According to weekly data compiled by mortgage buyer Freddie Mac, the average long-term U.S. mortgage rate has once again dropped, offering a much-needed boost to homebuyers who have faced a challenging housing market characterized by limited inventory. The rate for a 30-year fixed mortgage decreased to 6.67% this week, down from 6.69% the previous week. Comparatively, a year ago, the average rate stood at 5.81%.

With this latest decline, the average rate for a 30-year mortgage has reached its lowest level since late May when it stood at 6.57%. Despite this positive trend, the current average rate remains significantly higher compared to the same period last year, as emphasized by Sam Khater, Freddie Mac’s chief economist.

Khater noted, “Mortgage rates slid down again this week but remain elevated compared to this time last year.” The current average rate on a 30-year home loan is more than double what it was two years ago, when historically low rates stimulated a surge in home sales and refinancing activity.

Homebuyers have been closely monitoring mortgage rates, awaiting an opportunity to enter the market. However, the persistently low inventory of existing homes remains a challenge.
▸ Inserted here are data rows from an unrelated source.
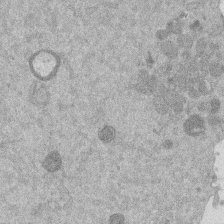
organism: Mouse
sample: Dividing mouse embryo 1 cell stage
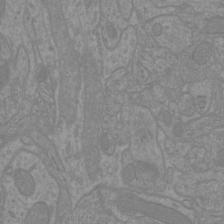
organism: Mouse
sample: Cortical neurons
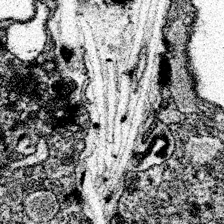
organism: Spongilla lacustris
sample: Neuroid cell
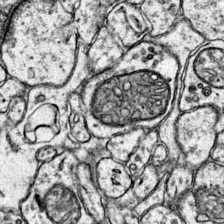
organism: Mouse
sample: Primary visual cortex
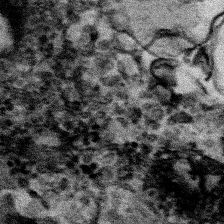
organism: Human
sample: Mitochondria in HCT116 cells
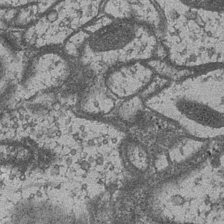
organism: Drosophila
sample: Optic medulla
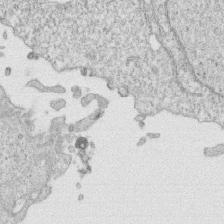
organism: Human
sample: HeLa cell HIV synapse
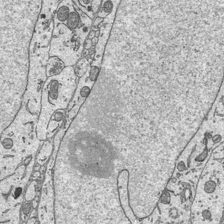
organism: Mouse
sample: Suprachiasmatic nucleus
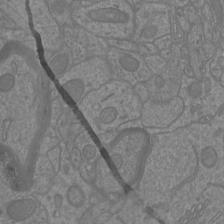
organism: Mouse
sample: Cortical neurons

Khater expressed optimism regarding a recent rebound in single-family housing starts, a development that is expected to continue through the summer and help alleviate the inventory shortage.

In addition to the decline in 30-year mortgage rates, the average rate for a 15-year fixed mortgage also decreased, reaching 6.03% this week compared to 6.10% the previous week. A year ago, the average rate for a 15-year fixed-rate mortgage stood at 4.92%.
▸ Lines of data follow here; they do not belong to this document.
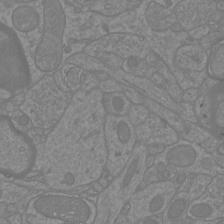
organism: Mouse
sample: Cortical neurons
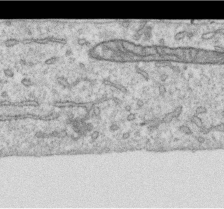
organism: Human
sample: Centriole in RPE cells
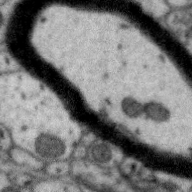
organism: Zebra finch
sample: Brain
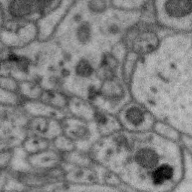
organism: Zebra finch
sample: Brain
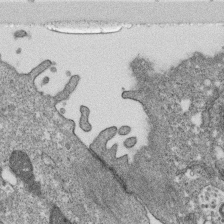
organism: African green monkey
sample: Vero E6 cells infected with SARS-CoV-2
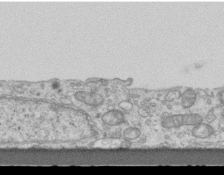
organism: Mouse
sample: Centriole in ependymal cells
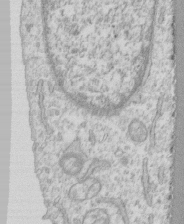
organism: Human
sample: CRL-1474
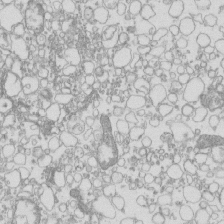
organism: Mouse
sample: Macrophages

The higher mortgage rates observed today have contributed to the scarcity of available homes by dissuading homeowners who locked in lower borrowing costs two years ago from selling their properties. This lack of inventory has been identified as a key factor behind the recent decline in sales of previously occupied U.S. homes, as reported by the National Association of Realtors.
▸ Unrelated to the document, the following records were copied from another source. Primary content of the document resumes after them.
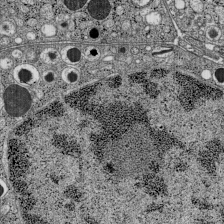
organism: C57BL Mouse
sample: Pancreatic islet
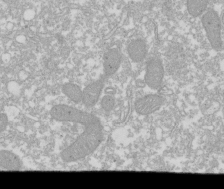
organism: Xenopus
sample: Cilia; centrioles in frog embryo cells
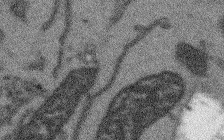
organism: Arabidopsis thaliana
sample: Root tip

For much of the past decade, low mortgage rates played a significant role in fueling the housing market, facilitating borrowers’ ability to finance homes with ever-increasing prices. However, this trend began to reverse over a year ago when the Federal Reserve started raising its key short-term rate as a measure to cool down the economy and address inflation concerns.

The rates on home loans are influenced by global demand for U.S. Treasuries, which serves as a guide for lenders in pricing loans. Furthermore, investors’ expectations for future inflation and the Federal Reserve’s actions regarding interest rates also impact mortgage rates.

The recent decline in average mortgage rates brings some relief to prospective homebuyers who have been navigating a challenging housing market. While elevated rates continue to pose a hurdle, the hope is that favorable rates, coupled with encouraging developments in housing starts, will contribute to increased activity in the housing sector throughout the summer months.